La seconda posizione, coltivata attualmente, è quella secondo cui i diritti trovano il proprio fondamento solo nelle deliberazioni di un’assemblea di cittadini. Ma anche qui si evidenzia un’estrema fragilità. Se i diritti dell’uomo, infatti, trovano il loro fondamento unicamente nelle deliberazioni maggioritarie delle assemblee parlamentari, essi possono essere cambiati in ogni momento. Ne consegue che il dovere di rispettarli e perseguirli si allenta nella coscienza comune. I Governi e gli Organismi internazionali possono allora dimenticare l’oggettività e l’«indisponibilità» dei diritti. Quando ciò avviene, la buona politica, il vero sviluppo dei popoli e la pace sono messi in pericolo.

Per queste ragioni, è importante andare alla ricerca di un fondamento meno labile, ossia metapositivo ed etico, prestatuale, per i diritti, e procedere all’educazione della coscienza dei cittadini e dei popoli.

In una situazione di pluralismo culturale spesso divaricato e, quindi, con l’impossibilità pratica di una convergenza minima, si dice che ci si dovrebbe accontentare di omologare i diritti così come sono percepiti dall’ethos popolare vigente, spesso sfuocato o manipolato dai mezzi di comunicazione sociale.

Ma questa posizione, come già accennato, non istituisce un vaglio critico circa la rettitudine della coscienza popolare, ed espone alla registrazione del semplice dato storico. In questa linea si collocano l’americano Richard Rorty e gli italiani Gianni Vattimo e Norberto Bobbio, scomparso alcuni anni fa, il quale riteneva che la ricerca di un fondamento certo per i diritti fosse un’impresa disperata. E tuttavia, senza un tale fondamento i diritti non sarebbero incontrovertibili, bensì momenti passeggeri della coscienza storica. Non si potrebbe procedere a distinguere i veri diritti da quelli falsi.
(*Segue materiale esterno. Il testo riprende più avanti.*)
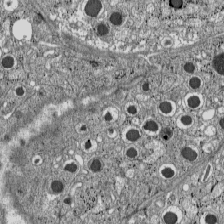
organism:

Si è così di fronte a un bivio. O si ammette che i diritti sono controvertibili e pertanto mutevoli, o si procede alla ricerca di un fondamento certo per le norme morali e per i diritti.

Come insegnano la DSC e lo stesso Tommaso d’Aquino, il fondamento incontrovertibile della legge morale e dei diritti è da ricercare nell’essere umano, in quanto capax (non si tratta solo di capacità intellettuale, ma anche morale, sulla base della libertà e della responsabilità…) veri, boni et Dei.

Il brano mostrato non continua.